Word for word, restate the records that come next, omitting the images.

====== Provided records ======

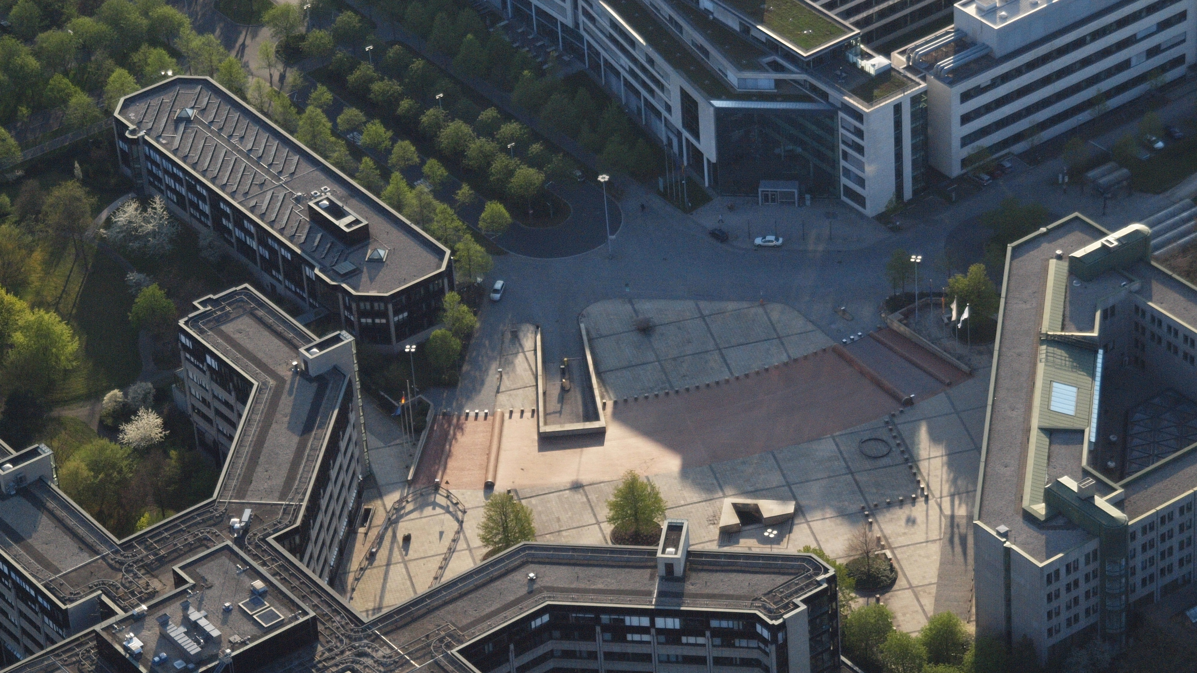 Robert-Schuman-Platz in Bonn, Ortsteil Hochkreuz: Luftaufnahme
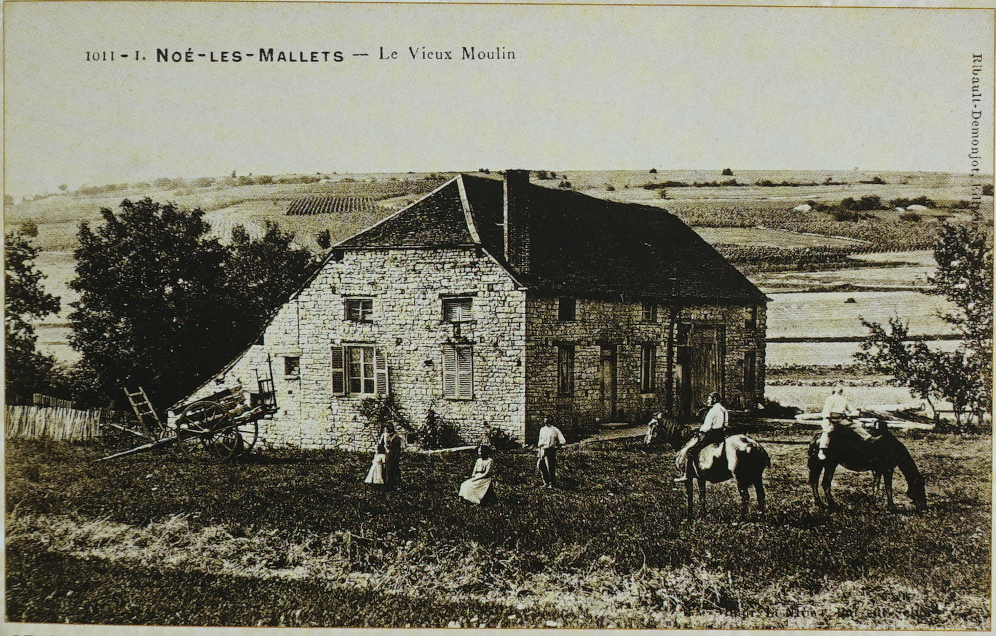 Noé-les-Mallets
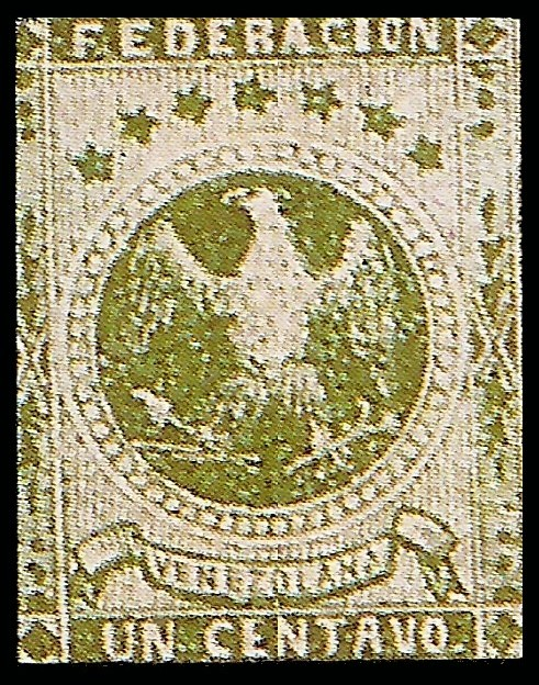 Estampilla Aguilita de la Federación 1863 cuya emicion fue el 1 de noviembre de 1863 valor facial valor facial 1 centavo con tiraje de 75000 piezas de color gris
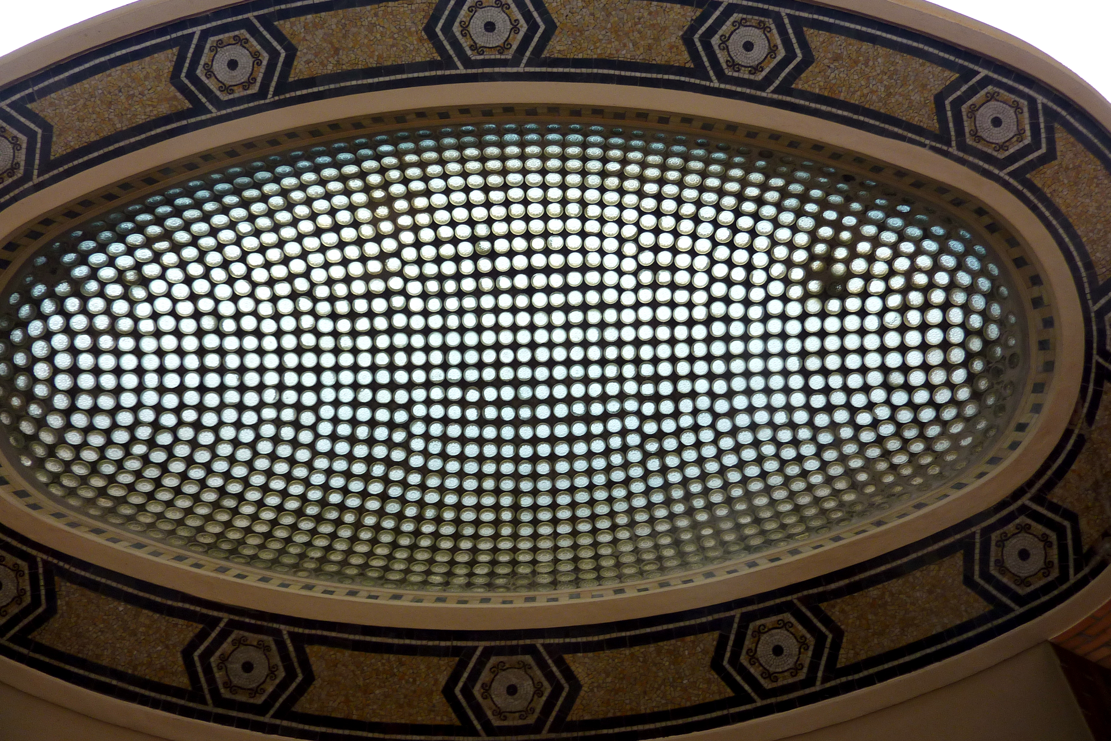 Central téléphonique Provence in Paris, 15-17 rue du Faubourg-Poissonnière, Vordach des Eingangs
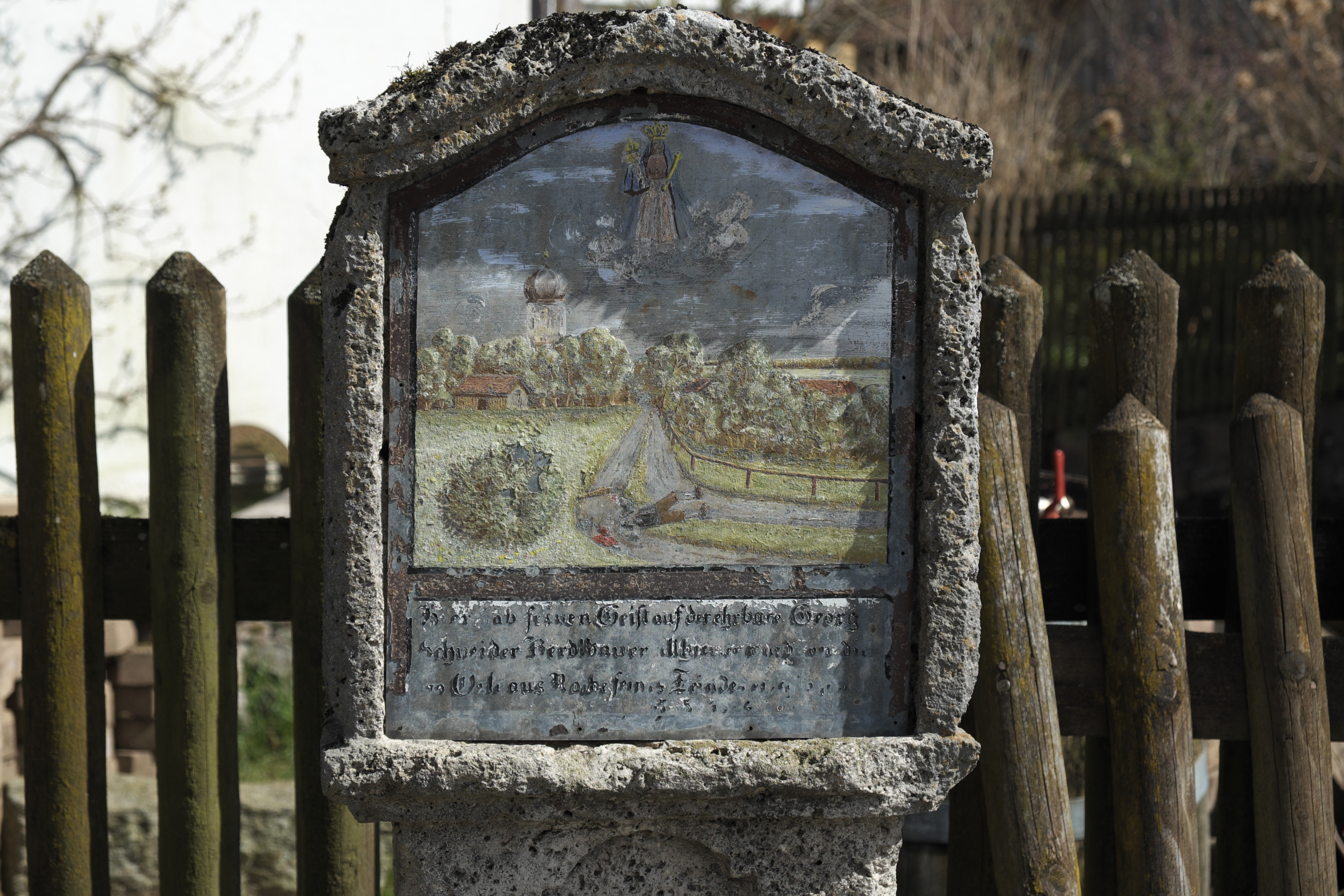 Bildstock in Aying im Landkreis München (Bayern/Deutschland)

======

## Output of the task
 Robert-Schuman-Platz in Bonn, Ortsteil Hochkreuz: Luftaufnahme
 Noé-les-Mallets
 Estampilla Aguilita de la Federación 1863 cuya emicion fue el 1 de noviembre de 1863 valor facial valor facial 1 centavo con tiraje de 75000 piezas de color gris
 Central téléphonique Provence in Paris, 15-17 rue du Faubourg-Poissonnière, Vordach des Eingangs
 Bildstock in Aying im Landkreis München (Bayern/Deutschland)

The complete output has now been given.